The WCLJ, in a reserved decision filed November 23, 2016, established the claim for bilateral carpal tunnel with a date of disablement of June 10, 2016, the date claimant saw Dr. Lemley.

The carrier requested administrative review.


Pursuant to WCL 28, the right to claim compensation for an occupational disease is not time barred if the claim is filed no more than two years after the date of disablement and after the claimant knew or should have known that the disease is or was caused by the employment (Matter of Patterson v Long Is. Jewish Med. Ctr., 296 AD2d 774 [2002]). Therefore, to determine the applicability of WCL 28 to an occupational disease claim, three pieces of information generally are necessary: (1) the date of disablement, (2) the date on which the claimant knew or should have known that the condition was related to employment, and (3) the date on which the claim was filed.

Pursuant to WCL 28 and 42, the Board has some latitude in determining the date of disablement in an occupational disease claim (Matter of Bonneau v New York City Dept. of Sanitation, 233 AD2d 796 [1996]; Matter of Hastings v Fairport Cent. School Dist., 274 AD2d 660 [2000], lv dismissed 95 NY2d 926 [2000]). "In making this determination, the Board is not bound to select the earliest possible date of disablement nor is it required to give preference to certain events over others" (Matter of Bishop v St. Joe Minerals, 151 AD2d 917 [1989], lv denied 75 NY2d 709 [1990]).
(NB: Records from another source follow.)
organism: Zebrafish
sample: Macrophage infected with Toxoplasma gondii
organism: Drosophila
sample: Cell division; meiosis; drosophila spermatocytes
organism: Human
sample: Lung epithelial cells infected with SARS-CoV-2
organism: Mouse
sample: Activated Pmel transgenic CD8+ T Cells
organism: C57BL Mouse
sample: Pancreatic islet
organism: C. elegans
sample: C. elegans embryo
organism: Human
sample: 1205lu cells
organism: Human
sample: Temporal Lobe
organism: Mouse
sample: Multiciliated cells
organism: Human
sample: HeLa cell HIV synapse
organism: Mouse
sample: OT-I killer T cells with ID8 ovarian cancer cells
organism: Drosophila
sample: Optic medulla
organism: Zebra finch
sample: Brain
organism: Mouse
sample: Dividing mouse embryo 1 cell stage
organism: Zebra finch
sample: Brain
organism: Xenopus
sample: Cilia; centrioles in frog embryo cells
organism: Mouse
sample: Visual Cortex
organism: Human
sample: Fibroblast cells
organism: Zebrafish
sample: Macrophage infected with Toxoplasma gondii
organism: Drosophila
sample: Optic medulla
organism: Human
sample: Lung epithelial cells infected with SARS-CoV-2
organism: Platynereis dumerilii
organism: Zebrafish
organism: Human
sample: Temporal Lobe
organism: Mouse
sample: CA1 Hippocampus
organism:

The Board has been affirmed when it has selected as the date of disablement the date of first medical treatment (Matter of Fredenburg v Emerson Power Transmission, 2 AD3d 1129 [2003]), the date that a physician "definitively concluded" that a condition was work related (see Hastings, 274 AD2d 660 [2000]), the date of claimant's first causally related lost time (see Matter of Glasheen v New York State Dept. of State, 239 AD2d 792 [1997]), and the date claimant permanently ceased working for the employer, even though he had previously had causally related lost time (see Matter of Cummings v Tenneco Chems. Div., Am. Plastics, 53 AD2d 944 [1976]). According to the Appellate Division, it is within "the power of the Board to fix any date of disablement supported by the evidence where the spirit and purpose of the occupational disease provisions of the Workmen's Compensation Law would thereby be furthered" (id.).
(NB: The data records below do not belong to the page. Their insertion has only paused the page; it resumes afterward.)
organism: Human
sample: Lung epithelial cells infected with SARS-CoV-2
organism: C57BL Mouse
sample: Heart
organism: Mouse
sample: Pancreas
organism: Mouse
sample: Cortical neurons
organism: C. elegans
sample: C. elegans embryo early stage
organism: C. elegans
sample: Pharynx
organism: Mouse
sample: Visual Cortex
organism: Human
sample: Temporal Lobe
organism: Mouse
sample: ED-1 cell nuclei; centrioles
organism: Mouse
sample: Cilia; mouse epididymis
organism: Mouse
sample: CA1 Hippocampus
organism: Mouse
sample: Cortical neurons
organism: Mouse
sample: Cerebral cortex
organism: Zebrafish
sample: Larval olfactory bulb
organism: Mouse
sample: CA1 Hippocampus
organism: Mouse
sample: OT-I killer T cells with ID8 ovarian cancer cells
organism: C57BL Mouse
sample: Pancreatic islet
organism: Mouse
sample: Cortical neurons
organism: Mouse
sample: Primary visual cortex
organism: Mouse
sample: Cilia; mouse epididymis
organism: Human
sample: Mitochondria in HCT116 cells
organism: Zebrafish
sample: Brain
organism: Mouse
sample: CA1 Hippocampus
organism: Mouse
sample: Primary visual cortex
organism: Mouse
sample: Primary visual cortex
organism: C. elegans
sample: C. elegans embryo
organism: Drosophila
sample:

Here, the Full Board finds that the preponderance of the evidence supports setting the date of disablement at June 10, 2016, because that was the first date on which a doctor clearly and unequivocally diagnosed work-related bilateral carpal tunnel syndrome and recommended that she undergo carpal tunnel release surgery. As this claim was filed within two years of June 10, 2016, it was timely.


ACCORDINGLY, the WCLJ reserved decision filed November 23, 2016, is AFFIRMED. No further action is planned at this time.